这一次,她的调酒没有炫技。
没有花哨的摇壶手法,没有刻意的停顿与留白,只是一步一步,稳当而从容地倒出、搅拌、过滤,像是将方才那段对话的重量,一点一点地融进了酒液里。
片刻之后,两杯一模一样的酒被推到了白厄与昔涟面前。
杯中的酒液澄澈如琥珀,在昏黄的灯光下泛着温润而内敛的光泽。
没有任何装饰,没有花瓣,没有金箔,朴素得几乎不像出自这位技艺精湛的调酒师之手——却又朴素得恰到好处,像是在说,这两杯酒不需要任何多余的点缀。
“用这两杯‘聚散有时’向你们致意。”
舒翁将双手从吧台上收回,站直了身体。她的目光越过吧台,落在白厄身上,又移向他身侧的昔涟,最后同时看着他们两个人。
她的声音不徐不疾,带着一种仪式般的郑重,却又比先前的任何一次致意都更加温柔——温柔里还藏着一点点不易察觉的、对明日的不舍与对此刻的成全。
“沉于美梦的清醒者,与他的梦中人。”
“——敬,不完美的明天。

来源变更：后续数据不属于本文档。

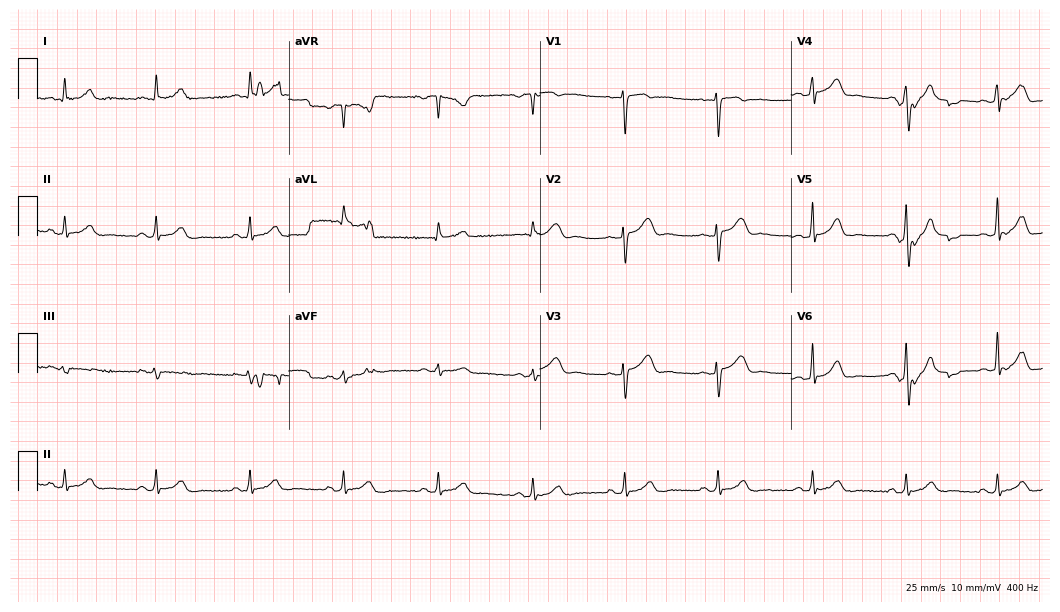
Electrocardiogram (10.2-second recording at 400 Hz), a 32-year-old female. Overall reading on record: normal ECG.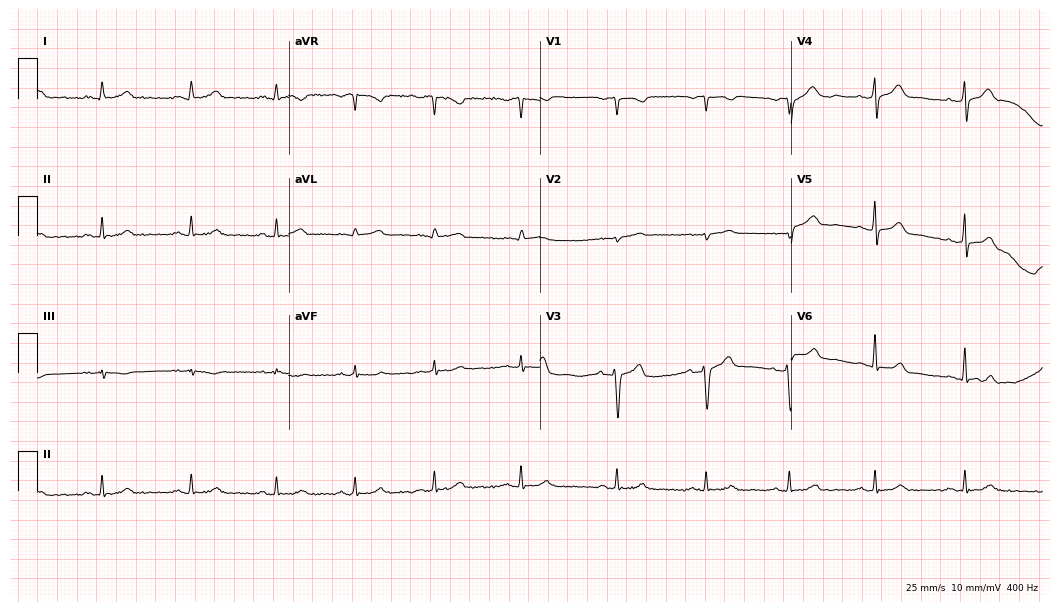
Resting 12-lead electrocardiogram. Patient: a male, 37 years old. None of these six findings is recorded: first-degree AV block, right bundle branch block, left bundle branch block, sinus bradycardia, atrial fibrillation, sinus tachycardia. Only these six findings were labelled.

”
突然,酒吧的门被人从外面推开了。
进来的不是醉醺醺的客人,也不是误入这里的迷途旅人。
那是一个身形壮硕的男人,肩宽背厚,肌肉将制服撑出棱角分明的线条,裸露的小臂上横亘着几道旧伤疤,像是被什么锐器留下的陈年印记。
他戴着一副墨镜,镜片遮住了大半张脸,却遮不住周身那股刀锋般凌厉的气场。
他踏进门的瞬间,酒吧里原本慵懒的空气像是被什么东西绷紧了一瞬。
舒翁放下手中的擦杯布,眉梢微微一挑,显然认出了来人。
“伍尔西护卫长?什么风把您吹到这儿来了?”
她的语气依旧轻松,但称呼里却不动声色地为白厄与昔涟点明了来者的身份。
伍尔西的脚步没有迟疑。他对舒翁微微颔,声音低沉而简短,客气却不容商量。
“还请不要多问,舒翁小姐。”
话音未落,他已径直走到白厄面前,靴底在木地板上留下沉稳而有力的回响。
他低头看着坐在吧台前的白少年,墨镜后的目光无法看清,但语气里带着一种公事公办的精炼。
“你好,请问是白厄先生吗?”
白厄放下手中的酒杯,迎上那张被墨镜遮去半数的脸。他没有起身,也没有露出任何慌乱的神色,只是平静地点了一下头。
“是。有什么事吗?”
伍尔西侧过身,做了一个“请”
的手势,手臂指向酒吧门外那片被夜色吞没的小巷。
“还请借一步说话。”
白厄看了昔涟一眼。她冲他微微弯了一下唇角,点了点头,没有说话。
于是他起身,跟着那个壮硕的背影走出了酒吧大门。门板在他身后缓缓合上,隔绝了小巷里的所有声息。